Британский рейд, по всем признакам выглядевший как вторжение, не получил поддержки, а его осуждение со стороны мировой общественности лишь подчеркнуло, как это называли Артур Бэлфур и другие политики, «национальную изоляцию» Англии. После набега эта изоляция резко усилилась. Крюгер и Трансвааль стали героями дня, британцев бранили на все лады за недопустимое поведение, некомпетентность, слабость и особенно за попытку преступного заговора. Вполне вероятно, что Чемберлен и политики Уайтхолла все же поддерживали тесный контакт с Родсом и Бейтом. Во всяком случае, их повсеместно в этом изобличали.
Так выглядели предпосылки Второй Англо-бурской войны, продолжавшейся с 1899 по 1902 год. Кто-то был вполне готов к ней и рвался в бой. Ян Смэтс от имени буров заявил: «Наш народ, распространившийся по всей Южной Африке, должен получить крещение кровью и огнем, чтобы быть допущенным в круг великих народов мира». Изучив логистику набега Джеймсона, Крюгер понял, что его войско состояло в основном из добровольцев и плохо подходило для поставленной задачи. Он приступил к целенаправленному созданию в Трансваале полноценной армии. Оружие он закупал в Германии и других странах. Чемберлен сообщил Солсбери, что Трансвааль «имеет запас артиллерии, винтовок и всевозможных боеприпасов, которого хватило бы для оснащения европейской армии». Англичане скорее склонялись к примирению и назначили верховным комиссаром Южной Африки и губернатором Капской колонии Альфреда Милнера — фигуру более симпатичную, чем его предшественник. Впрочем, несмотря на это, он оставался английским империалистом и считал себя представителем высшей расы, которой самой судьбой предназначено править Южной Африкой.
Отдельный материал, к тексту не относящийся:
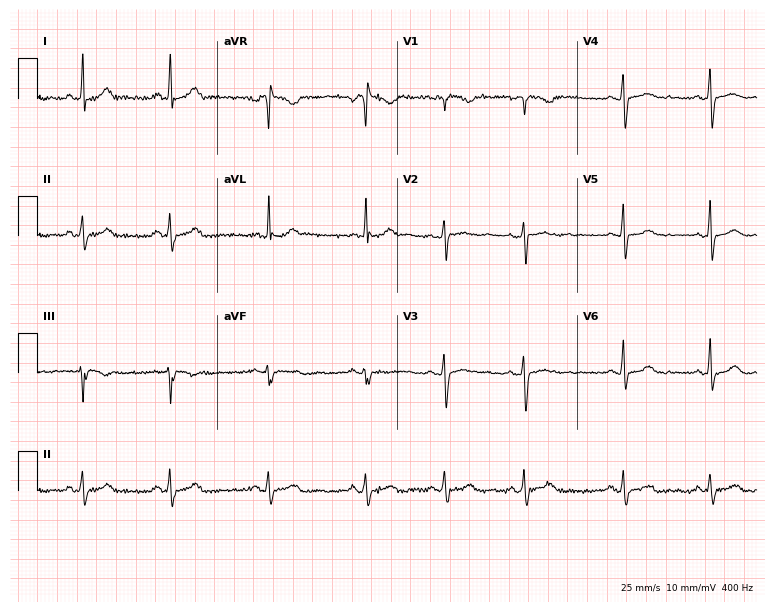
Standard 12-lead ECG recorded from a woman, 27 years old (7.3-second recording at 400 Hz). Read as a normal ECG.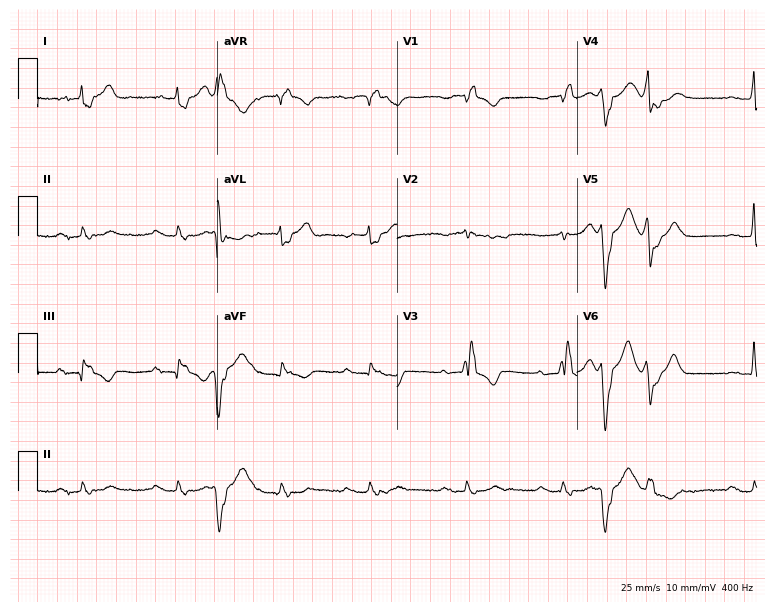
12-lead ECG from a woman, 79 years old. Findings include right bundle branch block.

Его убеждение подкрепила петиция 21 000 британских подданных, уитлендеров, просивших родину разобраться в запутанных делах Южной Африки. Милнер и Крюгер встретились в Блумфонтейне, чтобы попытаться уладить разногласия. Военный секретарь Милнера писал: «Конференция проходит довольно вяло… а между тем наши уитлендеры теряют терпение и вот-вот расстроят всю игру». Крюгер, суровый, как африканский бегемот, продолжал упорствовать. Милнер считал, что, приложив больше усилий, он все-таки сможет «довинтить» Крюгера. (По крайней мере, так это назвал Чемберлен. Возможно, в этот момент его мысли были заняты чем-то другим.) Английским военным в последнее время удалось добиться некоторых успехов. В начале сентября 1898 года Китченер уничтожил армию махдистов в Омдурмане, и через два дня британский и египетский флаги развевались над дворцом в Хартуме. Как минимум лично для Китченера это был шанс отомстить за смерть Гордона. За этой победой последовало успешное столкновение с французами в Фашоде: французы отплыли, чтобы избежать сражения. Все это воодушевляло военные власти, а затяжные переговоры между Крюгером и Милнером вызывали у них все больше нетерпения. Многие повторяли слова Сесила Родса, утверждавшего, что Крюгер «блефует, стоя перед жерлом пушки». Пишущие машинки английских журналистов раскалялись от все более горячих призывов к действию.
Развитию событий ненадолго помешала смерть Гладстона в 1898 году. Он вернулся в замок Хаварден, где принимал колониальных премьеров, приехавших в Англию на бриллиантовый юбилей королевы. В преклонном возрасте его заботило уже не столько самоуправление Ирландии, сколько засилье джингоизма, воцарившегося в прессе и мюзик-холлах и ставшего такой же частью улицы, как апельсиновые корки под ногами и праздничные флажки. По большому счету дела империи его никогда не интересовали. Он страдал невралгией тройничного нерва, вскоре перешедшей в рак. Он умер 19 мая 1898 года в возрасте 88 лет и — вполне в духе нового времени — был доставлен к месту погребения в Вестминстерском аббатстве поездом лондонской подземки. Некоторые считали его одним из последних препятствий на пути неуклонного прогресса государства, для других он был одним из последних памятников былого величия нации.